As Mayor Thomas M. Menino left a St. Patrick's Day luncheon in South Boston yesterday, he was confronted by a phalanx of television cameras and reporters questioning him about the city councilor who has thrown her hat in the ring to unseat him.

''What do you want?" he snapped. After a few reluctant bromides about his being too busy to campaign -- ''I have more important issues to deal with" and ''I'm focused on running the city" -- Menino hurried out the door and into an idling Ford Expedition that whisked him to City Hall.

As Councilor at Large Maura Hennigan ramps up her campaign, Menino is filling his schedule with press conferences about summer jobs, affordable housing, and education.
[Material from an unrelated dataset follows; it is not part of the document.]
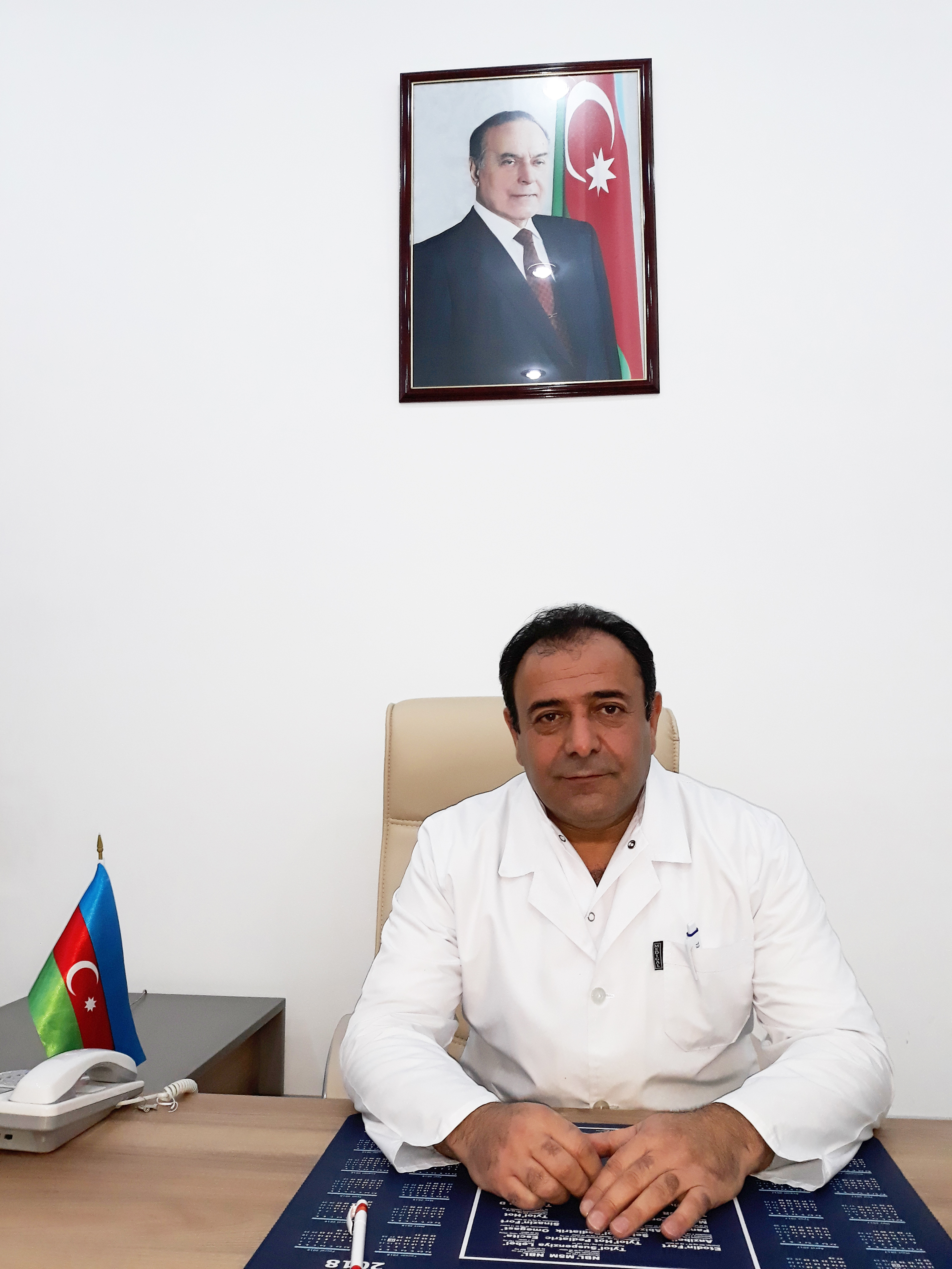 İmran Qurbanov (azərb. Qurbanov İmran Hümbət oğlu; d. 17 aprel, 1964. Nərimanlı, Basarkeçər rayonu, Ermənistan SSR, SSRİ) – Azərbaycan həkimi, tibb xidməti kapitanı (1994), 701 saylı hərbi hissənin tibb bölüyünün komandiri (1992), Baş Qərargah polikilinkasının cərahiyyə şöbəsinin rəisi (1994-1997), Qarabağ müharibəsi iştirakçısı, Respublika Kliniki Xəstəxanasında qəbul şöbəsinin müdiri (1998-indi) və baş həkimin cərrahi işlər üzrə müavini (2013-indi), "Azərbaycan Respublikası Silahlı Qüvvələrinin 90 illiyi (1918-2008)" yubiley medalı (2013) laureatı, Prezident təqaütçüsü.

It seems a deliberate strategy of using his office to highlight his biggest advantage, that he is an experienced incumbent, political observers say.
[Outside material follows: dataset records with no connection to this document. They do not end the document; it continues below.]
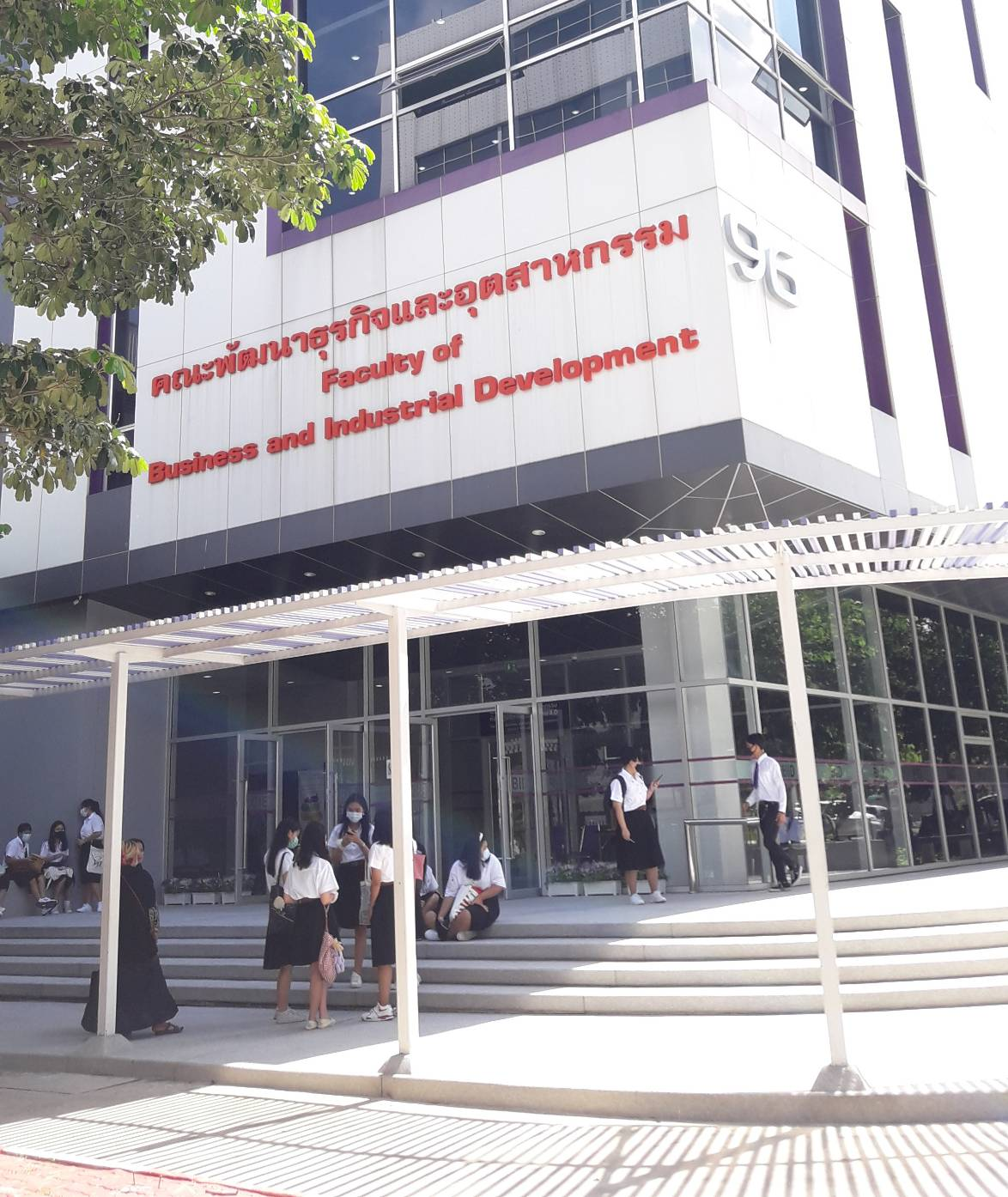 ตัวอาคาร 96 ในวิทยาเขตกรุงเทพมหานคร ที่ตั้งของคณะพัฒนาธุรกิจและอุตสาหกรรม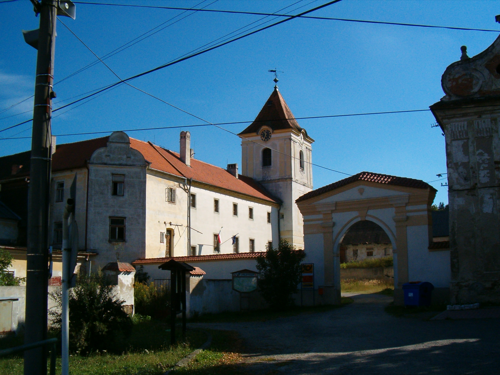 Zámek v Písečném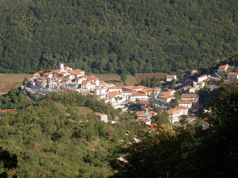 Panorama Viticuso

In recent days, Menino and his aides have refused to answer questions about his campaign, declining to comment about whether the mayor has hired a campaign manager or whether he has settled on a date to announce his candidacy.

''The mayor is focused on the business of the city," a mayoral spokeswoman, Rebecca Frisch, said yesterday in declining a reporter's request for an interview about the campaign.

But recent weeks have also shown him busily ensuring that his opponent can't get a toehold on issues. After a dog was electrocuted by stray voltage from a buried wire earlier this month, Hennigan accused the city of failing to do enough about such problems. Menino immediately elbowed her out of the spotlight, staging a press conference with electric company officials to announce plans for inspections of possible trouble spots and a mayorally appointed task force to end stray voltage.

''If you run a city that works, that sends a message to the city of Boston," he said yesterday.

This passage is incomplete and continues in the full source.